Brown v. Weis

871 P.2d 552, 234 Utah Adv. Rep. 19, 1994 Utah App. LEXIS 40, 1994 WL 88843
CourtCourt of Appeals of Utah
DecidedMarch 11, 1994
Docket920703-CA
StatusPublished
Cited by13 cases

This text of 871 P.2d 552 (Brown v. Weis) is published on Counsel Stack Legal Research, covering Court of Appeals of Utah primary law. Counsel Stack provides free access to over 12 million legal documents including statutes, case law, regulations, and constitutions.

Bluebook
Brown v. Weis, 871 P.2d 552, 234 Utah Adv. Rep. 19, 1994 Utah App. LEXIS 40, 1994 WL 88843 (Utah Ct. App. 1994).

Opinion

OPINION

ORME, Associate Presiding Judge:

Plaintiffs, the former owners of a defunct thrift institution, appeal the trial court’s grant of summary judgment dismissing their action seeking damages for breach of contract, constitutional violations, and deprivation of federal civil rights. 1 We affirm in part and reverse in part.

FACTS 2

In late 1984, the Department of Financial Institutions of Utah (the Department) determined that Western Heritage Thrift and Loan Company (Western Heritage), a Utah chartered industrial loan corporation, was a “failing depository institution” within the meaning of Utah Code Ann. § 7-19-1(1) (Supp.1994). In order to avoid closure and liquidation, the Department sought to arrange a merger or acquisition between the then-current owners of Western Heritage and some other party that could offer a better prospect of continuing Western Heritage’s business.
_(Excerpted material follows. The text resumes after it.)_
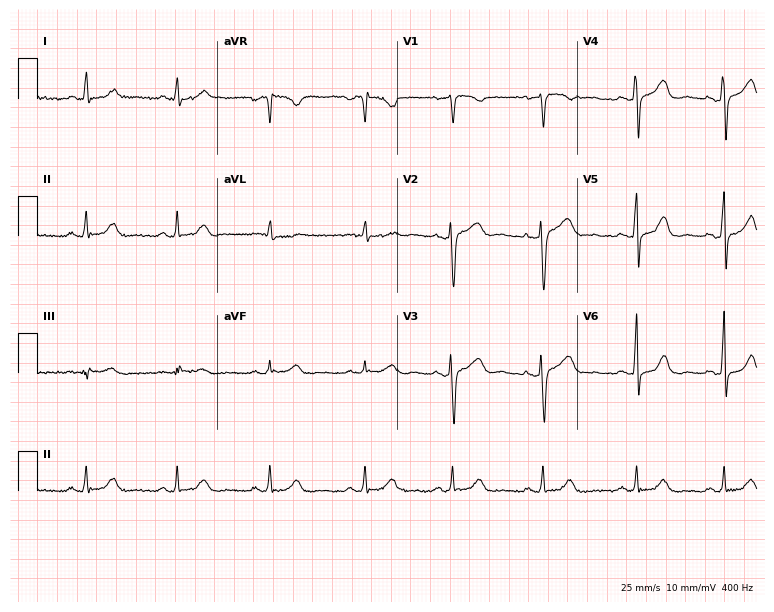
ECG (7.3-second recording at 400 Hz) — a woman, 52 years old. Screened for six findings — first-degree AV block, right bundle branch block (RBBB), left bundle branch block (LBBB), sinus bradycardia, atrial fibrillation (AF), sinus tachycardia — none is recorded. Only these six findings were labelled.

In November of 1984, an officer of Western Heritage contacted plaintiffs and advised them of the situation regarding Western Heritage. Brown, a leasing expert, and Hendricks, a certified public accountant, 3 subsequently began exploring the possibility óf purchasing Western Heritage. Plaintiffs later met and negotiated with Elaine B. Weis, who at the time was Commissioner of the Department, and other department officials, regarding the purchase of Western Heritage. *556 During the course of negotiating with defendants, plaintiffs learned that any offer they intended to make needed to include a month-by-month projection, or pro forma, of Western Heritage’s financial picture. Plaintiffs understood that unless they could show that they would be able to reverse Western Heritage's loss of approximately $30,000 per month, and begin making a profit within three years, the Department would not allow them to acquire the stock of Western Heritage.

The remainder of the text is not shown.